Vegan Brigaderios

Fran Costigan's Vegan Brigaderios

I was glued to the TV coverage of the 2016 Olympics in Rio last week. Swimming and gymnastics have always been my favorites of the summer competitions, but this year I marveled at the white water rafting, volleyball, and pretty much everything else.

So with Brazil, and Rio in particular, on my mind, I was thinking about my friend and colleague chef Daniel Biron and his brand new restaurant Teva in Rio. Opened just a few days, it is already garnering raves. I was very interested when Anna Paula, another Brazilian friend told me about about brigadeiro, saying this very sweet fudgy confection is a staple sweet at children’s birthday parties in Brazil.

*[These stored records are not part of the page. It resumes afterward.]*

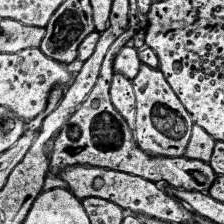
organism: Human
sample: Temporal Lobe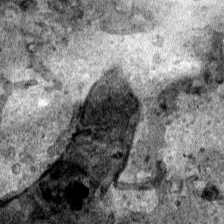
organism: Human
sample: Mitochondria in HCT116 cells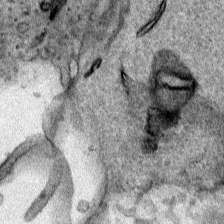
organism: Human
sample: Mitochondria in HCT116 cells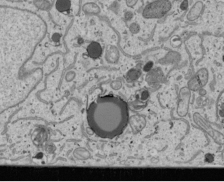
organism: Human
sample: Mitochondria in U2OS cells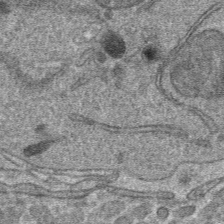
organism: Mouse
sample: Mouse hepatocytes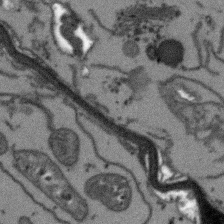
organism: Arabidopsis thaliana
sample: Root tip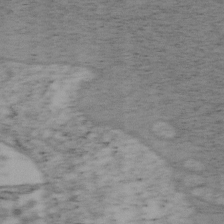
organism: Mouse
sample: OT-I killer T cells with ID8 ovarian cancer cells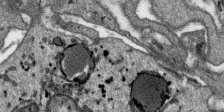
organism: Human
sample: Lung epithelial cells, uninfected (mock) control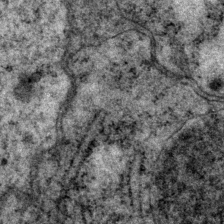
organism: P. pacificus
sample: Pharynx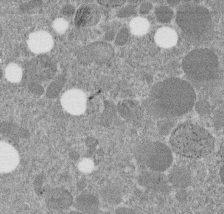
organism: C. elegans
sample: C. elegans embryo early stage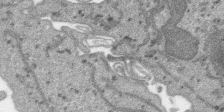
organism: Human
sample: Lung epithelial cells infected with SARS-CoV-2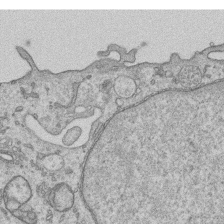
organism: Human
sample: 1205lu cells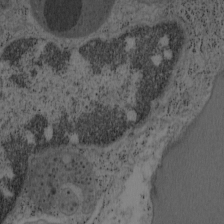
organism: Mouse
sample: OT-I killer T cells with ID8 ovarian cancer cells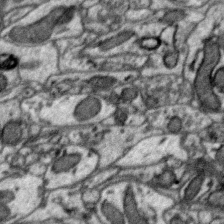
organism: Zebra finch
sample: Brain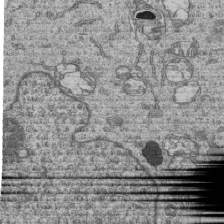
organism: Human
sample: MDA-MB-231 cells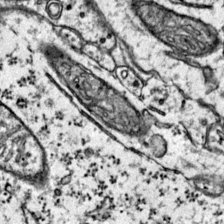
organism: Mouse
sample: Primary visual cortex

Since brigaderios are typically made from sweetened condensed milk, cocoa powder, and butter, then rolled into balls and coated with sprinkles, it seemed easy to do – and it was, once I made the vegan sweetened condensed milk. I couldn’t see why butter was needed in the mixture or to coat my hands before rolling, which is typically done, so I left those steps out. I did use more cocoa powder than most recipes specified.

 

vegan dulce de leche
Sweetened Condensed Milk is becoming more like Dulce de Leche.

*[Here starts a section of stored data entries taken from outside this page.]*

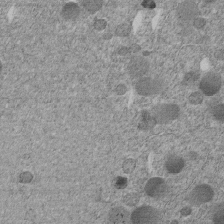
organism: C. elegans
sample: C. elegans embryo early stage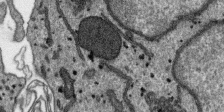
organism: Human
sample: Lung epithelial cells, uninfected (mock) control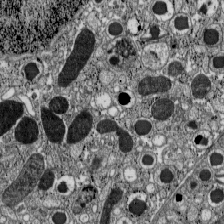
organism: C57BL Mouse
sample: Pancreatic islet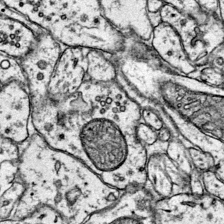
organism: Mouse
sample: Primary visual cortex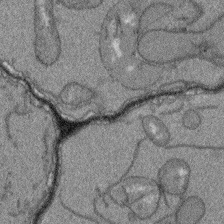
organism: Arabidopsis thaliana
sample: Root tip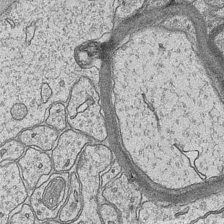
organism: Mouse
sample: CA1 Hippocampus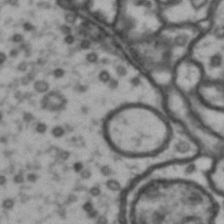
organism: Drosophila
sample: Brain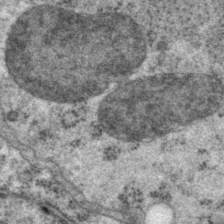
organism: P. pacificus
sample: Pharynx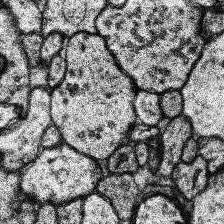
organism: Human
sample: Temporal Lobe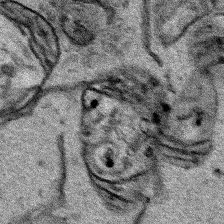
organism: Human
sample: Mitochondria in HCT116 cells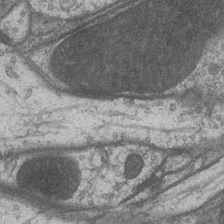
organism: Drosophila
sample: Optic medulla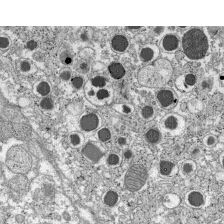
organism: C57BL Mouse
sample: Pancreatic islet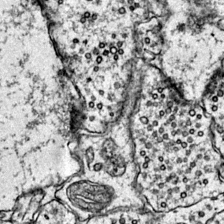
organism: Mouse
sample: Primary visual cortex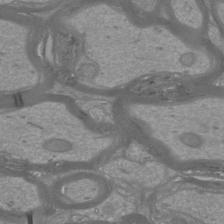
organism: Mouse
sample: Cortical neurons

The vegan sweetened condensed milk was easy but it does take time, as the milk has to reduce for over an hour. I decided to take the condensed milk to dulce de leche by reducing it further, thinking the thicker, taster cooked milk would work best. Then, making the fudgy base was easy.

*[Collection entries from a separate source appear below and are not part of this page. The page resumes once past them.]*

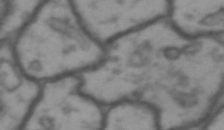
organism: Drosophila
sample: Brain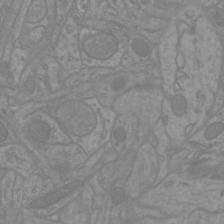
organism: Mouse
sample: Cortical neurons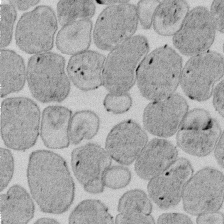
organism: E. coli
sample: Bacterial nucleoid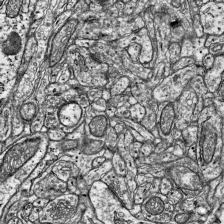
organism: Mouse
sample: Visual Cortex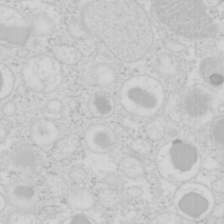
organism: Mouse
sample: Pancreas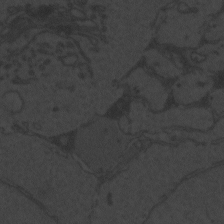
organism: Zebrafish
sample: Macrophage infected with Toxoplasma gondii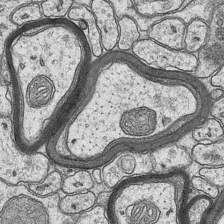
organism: Mouse
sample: CA1 Hippocampus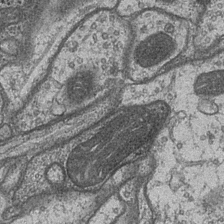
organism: Drosophila
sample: Optic medulla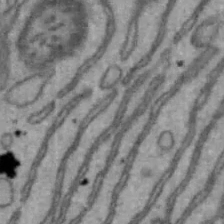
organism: Mouse
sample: Liver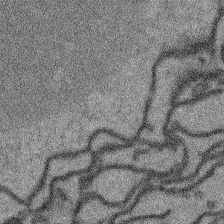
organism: Arabidopsis thaliana
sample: Root tip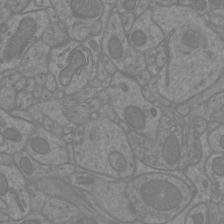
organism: Mouse
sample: Cortical neurons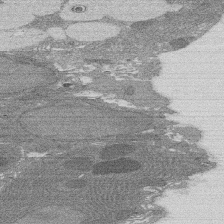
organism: Rat
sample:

Anna Paula’s mother who was visiting from Brazil, gave these thumbs up. I hope you will too!

 

Fran Costigan's Vegan BrigaderiosVegan Brigaderios

The National Truffle of Brazil

Yield: about 1 cup fudge base, 12 to 14 brigadeiros

There are many recipes for brigadeiros. Even with the large amount of sugar, this version is still less sweet than traditional versions. This recipe is long, but trust me, it’s just dulce de leche and cocoa. The dulce can be made ahead and refrigerated in a covered container for two weeks.

Tips for Success
Freeze the brigadeiro mixture before shaping the truffles. If they get too soft to shape at any point, put them back into the freezer. Plan to wash and dry your hands a few times. Keeping the fudge very cold, and using plastic wrap to push the fudge into balls is helpful.

For the Dulce de Leche

  • 3 1/4 cups soy milk
  • 1 1/4 cups organic cane sugar (or use coconut sugar)
  • 1/8 teaspoon sea salt
  • 1 teaspoon pure vanilla extract

For the Brigaderios

  • 1/4 cup Dutched or natural cocoa powder. Here it is a matter of taste. I used Dutched.
  • 1/2 cup vegan sprinkles, coconut flakes, and chopped nuts to coat, or as needed
  • small paper candy cups

 

Make the Dulce de Leche

  1. Combine all of the ingredients except the vanilla in a large heavy bottom saucepan. The wider the saucepan, the faster the milk will reduce. Have a 4-cup measure ready near the stove.
  2. Bring the milk, sugar, and salt to a low boil over medium low heat. Immediately reduce the heat to low, adjusting heat as needed to maintain an active simmer. Simmer for 1 hour, whisking often.
  3. After about 30 minutes you will see the bubbles in the milk get more active and bigger, even on lowest heat, while the milk gets darker as it caramelizes.
  4. At 45 minutes, pour the milk into the measuring cup. Whisk until the bubbling stops and measure. You want 1 cup, so cooking longer is likely. It took 1 1/4 hours until my milk was fully reduced. Cook as long as needed. Once the milk has fully reduced, remove from the heat and add the vanilla.
  5. Either proceed to making the brigaderios, or cool and refrigerate the dulce de leche in a covered jar until needed.

 

Fran Costigan's Briagadarios – Cooking the Mixture

Make the Brigaderios

  1. Whisk the cocoa powder into warm dulce de leche in two additions. Chocolate mixtures burn easily, so stir constantly with both a silicon spatula and whisk, reaching the sides and bottom of the saucepan. The bottom of the saucepan will film but it should not burn.
  2. Cook at an active simmer for 5 minutes until the fudge is thick and shiny. Put a very small amount into a little dish and refrigerate 10 minutes to test. Cover the saucepan to keep the mixture warm. If the test can be pushed into a ball, albeit a soft and sticky one, scrape it into a shallow container lined with plastic wrap, and allow to cool. Freeze a few hours. If the test is much too soft, cook a minute or two longer.

 

Fran Costigan's Vegan Brigaderios

Shape the Brigaderios

Traditional recipes call for pulling off pieces of the fudge and rolling into balls in buttered hands. I am not buttering my hands, not even with vegan butter.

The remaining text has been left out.